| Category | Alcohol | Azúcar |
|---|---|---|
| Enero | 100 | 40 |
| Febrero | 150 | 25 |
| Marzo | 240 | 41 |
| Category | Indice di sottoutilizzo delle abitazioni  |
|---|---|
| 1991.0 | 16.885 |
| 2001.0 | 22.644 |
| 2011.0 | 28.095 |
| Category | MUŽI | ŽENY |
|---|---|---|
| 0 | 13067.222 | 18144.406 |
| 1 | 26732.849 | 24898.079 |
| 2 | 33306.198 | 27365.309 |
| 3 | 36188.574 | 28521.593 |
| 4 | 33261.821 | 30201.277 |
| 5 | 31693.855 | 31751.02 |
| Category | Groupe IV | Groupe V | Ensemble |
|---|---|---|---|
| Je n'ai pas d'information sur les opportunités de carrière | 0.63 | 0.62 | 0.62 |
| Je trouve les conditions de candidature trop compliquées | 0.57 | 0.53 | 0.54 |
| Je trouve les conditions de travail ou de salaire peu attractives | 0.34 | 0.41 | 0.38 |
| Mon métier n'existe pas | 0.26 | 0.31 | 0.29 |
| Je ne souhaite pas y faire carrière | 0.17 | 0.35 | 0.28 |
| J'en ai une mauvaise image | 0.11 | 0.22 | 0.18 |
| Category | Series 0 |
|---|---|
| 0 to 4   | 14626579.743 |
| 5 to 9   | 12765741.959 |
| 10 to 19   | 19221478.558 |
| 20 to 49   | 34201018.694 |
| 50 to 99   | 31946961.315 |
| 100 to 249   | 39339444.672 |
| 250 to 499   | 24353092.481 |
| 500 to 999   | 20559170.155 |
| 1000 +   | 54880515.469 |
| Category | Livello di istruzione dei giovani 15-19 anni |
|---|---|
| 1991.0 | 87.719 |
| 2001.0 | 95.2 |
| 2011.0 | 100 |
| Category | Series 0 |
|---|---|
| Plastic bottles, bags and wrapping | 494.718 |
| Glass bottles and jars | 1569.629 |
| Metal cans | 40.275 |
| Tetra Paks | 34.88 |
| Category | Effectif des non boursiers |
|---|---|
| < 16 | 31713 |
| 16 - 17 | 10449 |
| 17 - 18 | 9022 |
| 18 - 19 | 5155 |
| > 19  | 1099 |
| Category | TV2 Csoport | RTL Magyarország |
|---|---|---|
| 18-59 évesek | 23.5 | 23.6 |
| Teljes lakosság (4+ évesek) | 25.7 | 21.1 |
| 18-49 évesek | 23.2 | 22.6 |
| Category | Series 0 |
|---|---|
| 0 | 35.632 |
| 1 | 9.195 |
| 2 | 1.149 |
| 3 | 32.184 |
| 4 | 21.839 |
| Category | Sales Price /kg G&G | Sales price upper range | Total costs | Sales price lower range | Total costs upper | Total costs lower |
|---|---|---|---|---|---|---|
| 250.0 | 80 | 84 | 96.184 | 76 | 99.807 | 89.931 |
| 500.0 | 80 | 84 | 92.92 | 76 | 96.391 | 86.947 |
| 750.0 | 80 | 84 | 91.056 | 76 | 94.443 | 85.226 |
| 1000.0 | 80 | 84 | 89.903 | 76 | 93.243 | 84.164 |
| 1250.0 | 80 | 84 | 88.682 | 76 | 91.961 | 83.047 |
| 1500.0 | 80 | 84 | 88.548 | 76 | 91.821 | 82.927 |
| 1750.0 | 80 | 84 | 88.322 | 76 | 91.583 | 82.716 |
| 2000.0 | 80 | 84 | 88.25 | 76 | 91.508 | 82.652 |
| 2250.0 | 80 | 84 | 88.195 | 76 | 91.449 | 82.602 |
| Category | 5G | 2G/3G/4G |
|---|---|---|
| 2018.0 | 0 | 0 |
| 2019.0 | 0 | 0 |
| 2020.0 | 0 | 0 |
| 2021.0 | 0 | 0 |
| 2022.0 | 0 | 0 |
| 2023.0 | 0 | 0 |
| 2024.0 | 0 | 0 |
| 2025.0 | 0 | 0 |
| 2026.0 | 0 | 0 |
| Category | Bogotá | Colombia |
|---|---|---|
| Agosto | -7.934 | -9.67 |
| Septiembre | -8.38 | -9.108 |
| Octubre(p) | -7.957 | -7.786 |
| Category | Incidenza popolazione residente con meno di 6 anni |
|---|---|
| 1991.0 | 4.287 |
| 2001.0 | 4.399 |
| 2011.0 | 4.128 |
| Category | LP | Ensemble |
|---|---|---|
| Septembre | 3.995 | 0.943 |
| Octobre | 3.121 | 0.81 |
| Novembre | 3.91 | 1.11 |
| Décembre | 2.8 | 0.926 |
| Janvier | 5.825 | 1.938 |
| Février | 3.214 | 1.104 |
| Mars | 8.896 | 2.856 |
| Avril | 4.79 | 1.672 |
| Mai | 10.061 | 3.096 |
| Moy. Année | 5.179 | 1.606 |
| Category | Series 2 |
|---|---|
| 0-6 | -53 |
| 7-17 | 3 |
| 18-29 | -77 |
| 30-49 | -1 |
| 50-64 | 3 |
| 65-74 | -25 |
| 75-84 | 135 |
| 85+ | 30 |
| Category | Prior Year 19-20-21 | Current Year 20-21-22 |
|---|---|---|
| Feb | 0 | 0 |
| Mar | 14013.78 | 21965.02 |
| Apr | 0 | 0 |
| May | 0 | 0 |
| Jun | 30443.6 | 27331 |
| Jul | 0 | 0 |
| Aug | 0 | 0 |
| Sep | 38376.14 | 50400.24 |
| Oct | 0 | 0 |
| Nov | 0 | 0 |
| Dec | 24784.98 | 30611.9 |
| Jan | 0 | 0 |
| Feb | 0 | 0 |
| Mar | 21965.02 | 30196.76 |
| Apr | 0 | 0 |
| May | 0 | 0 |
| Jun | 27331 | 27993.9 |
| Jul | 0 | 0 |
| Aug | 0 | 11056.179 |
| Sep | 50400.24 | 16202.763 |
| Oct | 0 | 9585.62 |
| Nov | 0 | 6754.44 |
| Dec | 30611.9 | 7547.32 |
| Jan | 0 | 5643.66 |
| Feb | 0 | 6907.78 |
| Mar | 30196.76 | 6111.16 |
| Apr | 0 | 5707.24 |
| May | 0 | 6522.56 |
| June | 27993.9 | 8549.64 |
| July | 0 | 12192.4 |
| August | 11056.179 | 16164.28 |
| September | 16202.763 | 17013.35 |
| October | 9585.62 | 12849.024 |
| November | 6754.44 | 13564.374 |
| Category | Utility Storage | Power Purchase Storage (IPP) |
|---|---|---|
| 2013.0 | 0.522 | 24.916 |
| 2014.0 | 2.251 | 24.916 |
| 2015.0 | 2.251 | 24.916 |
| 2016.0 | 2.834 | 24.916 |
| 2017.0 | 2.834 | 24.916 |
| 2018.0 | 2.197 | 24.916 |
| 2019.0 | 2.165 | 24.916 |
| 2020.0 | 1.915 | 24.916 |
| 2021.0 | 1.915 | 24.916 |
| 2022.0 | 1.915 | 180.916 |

Task details: Repeat exactly the lines of the listing above, from the one with "38376.14 | 50400.24 |" down to the one with "50400.24 | 16202.763 |"; both of those lines belong in the range.

Answer to the problem:
| Sep | 38376.14 | 50400.24 |
| Oct | 0 | 0 |
| Nov | 0 | 0 |
| Dec | 24784.98 | 30611.9 |
| Jan | 0 | 0 |
| Feb | 0 | 0 |
| Mar | 21965.02 | 30196.76 |
| Apr | 0 | 0 |
| May | 0 | 0 |
| Jun | 27331 | 27993.9 |
| Jul | 0 | 0 |
| Aug | 0 | 11056.179 |
| Sep | 50400.24 | 16202.763 |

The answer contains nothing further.